It's since been pointed out that while Lichtenstein did copy one of Russ Heath's drawings of an airplane getting hit, the painting depicted above was actually copied off Irv Norvick, because Lichtenstein did this so many times to so many comic artists.

In Lichtenstein's defense, he was doing this in a time when comic artists frequently weren't even credited in the issues themselves. In his condemnation, he never even tried to check, nor has he made any move to pay or credit any of the comic artists who recognized their own work later on. Rather than elevating the "low art" of comics, he was widening the gap of financial success and respect even further.
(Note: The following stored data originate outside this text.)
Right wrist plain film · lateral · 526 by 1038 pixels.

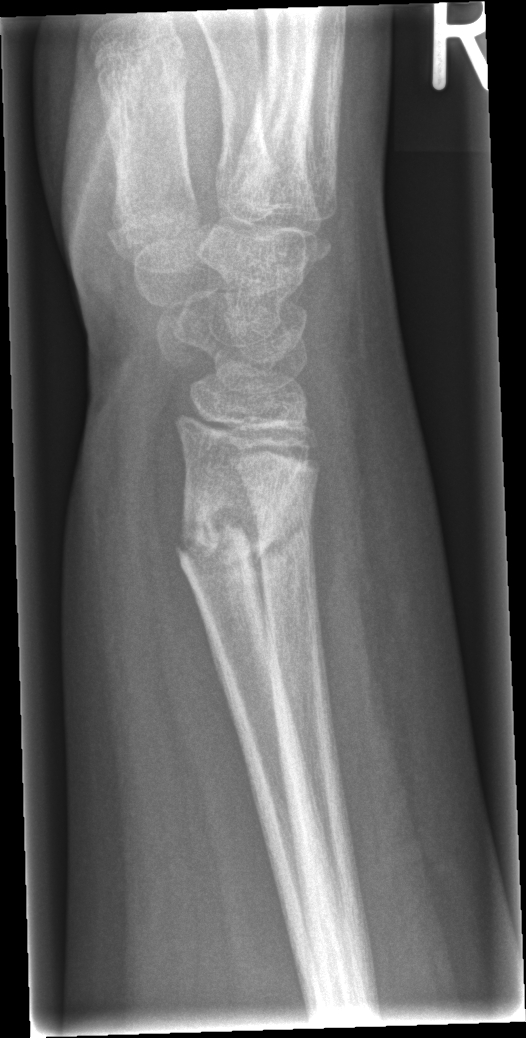 Q: Locate any fractures.
A: Fx: bbox(172, 489, 306, 589)
Q: What is the AO/OTA classification?
A: Fracture classified AO/OTA 23r-M/3.1; 23u-M/2.1
Q: Is there osteopenia?
A: Decreased bone density (osteopenia)

The Hbomberguy of this story is art historian David Barsalou, who has now spent decades tracking down the original art and the names of the original artists used in Lichtenstein's most famous output. Here's the full flickr gallery for the Deconstructing Roy Lichtenstein project. Frequently copied were Tony Abruzzo, Ted Galindo, Mike Sekowsky, Joe Kubert, Jerry Grandenetti, and dozens more Golden Age artists who aren't very well known in comics circles, let alone art history books. Many of them died in poverty. That's something that the Hero Initiative, mentioned in Russ Heath's comic above, aims to prevent.

Also, Lichtenstein didn't even paint Ben-Day dots. That's a specific thing.

Another throughline here: Plagarized work is lazy work, and lazy work shows through in the final product.

In a massive stroke of irony, the commercial artists he copied from display much higher classical technical skill than his enormous-scale paintings. There's a delicacy to the brushstrokes, a level of expressiveness, and a clear understanding of form and shadow in those tiny newsprint originals.

The changes Lichtenstein made often omitted or simplified backgrounds and text, used garish primary colors, and—later in his work—undressed the women in the panels. Central to his "iconoclasm" was depicting comic art as even more simplistic and culturally shallow than it already was.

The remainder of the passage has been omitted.